“AN APOCALYPTIC POEM”: FIRST BOOK APPEARANCE OF THE BIRDS
DU MAURIER, Daphne. The Apple Tree. London: Victor Gollancz, 1952. Octavo, original red cloth, original dust jacket.
First edition of Du Maurier’s memorable collection of stories, featuring the first book appearance of “The Birds,” adapted to the screen by Hitchcock in the Oscar-nominated film starring Tippi Hedren in her feature film debut, in scarce dust jacket.
Published in 1952 amidst England’s difficult postwar years, this first edition of Du Maurier’s The Apple Tree is most famous for its story “The Birds,” which was adapted to the screen by Alfred Hitchcock in 1963. Du Maurier’s story is set in a coastal town where the family of a wounded war veteran is mysteriously attacked by a flock of birds.
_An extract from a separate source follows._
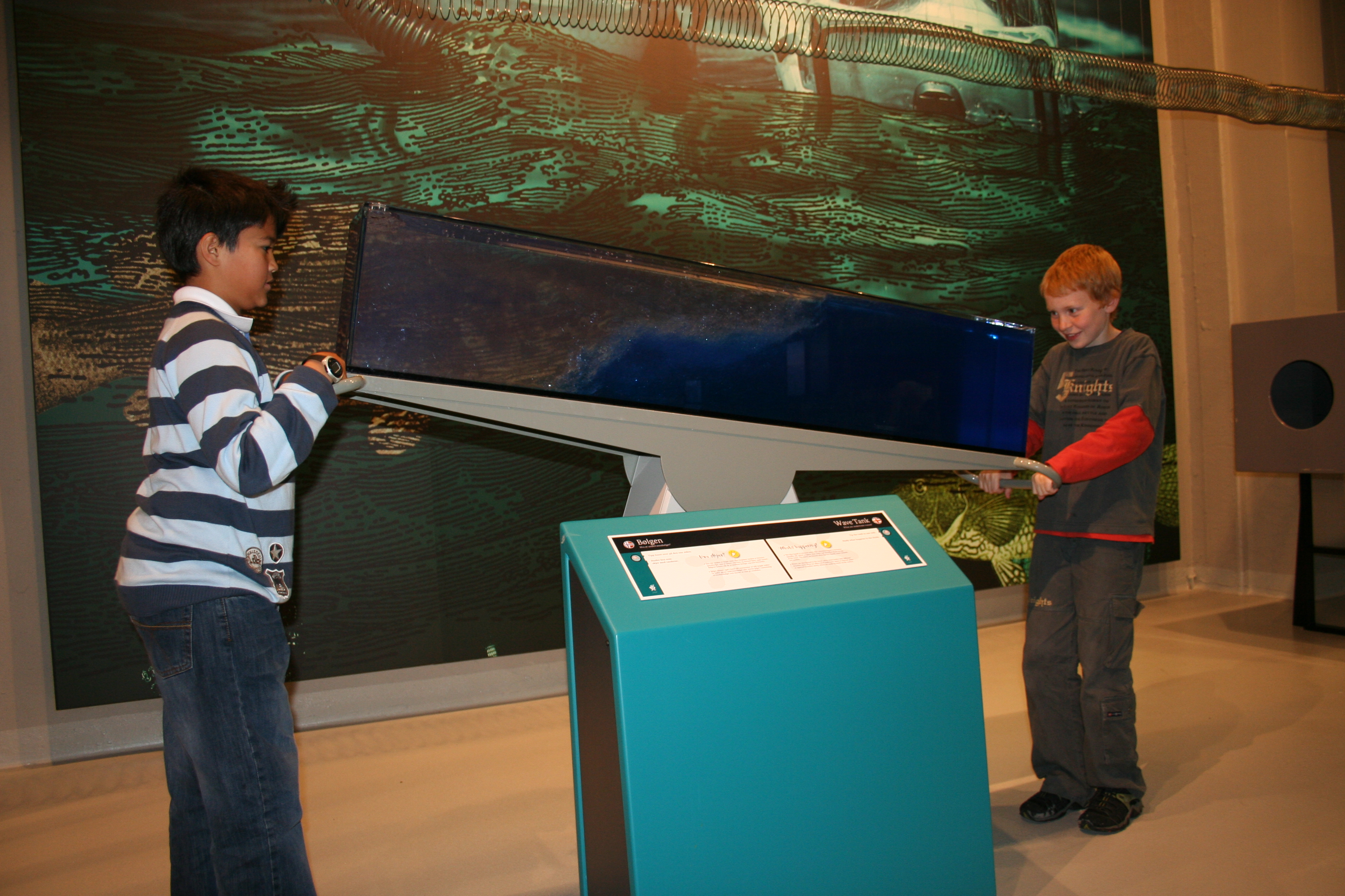 Wave tank, Bergen Science Centre.
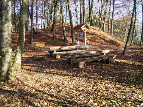 Donjon der Benzenburg

They begin to suspect the birds are massing for a full assault on England as “Du Maurier consciously plays on invasion fears aroused by the recently ended Second World War” (Guardian). Hitchcock, who already adapted two of Du Maurier’s works, Jamaica Inn (1939) and Rebecca (1940), relocated Du Maurier’s thriller to California in a film memorably described by Fellini as “an apocalyptic poem.” This scarce work also contains the novella “Monte Veritá” and the short stories “The Apple Tree,” “The Little Photographer,” “The Old Man” and “Kiss Me Again, Stranger,” with the latter story also popular in several television adaptations. Hubin, 128. Reilly, 511.
A fine copy.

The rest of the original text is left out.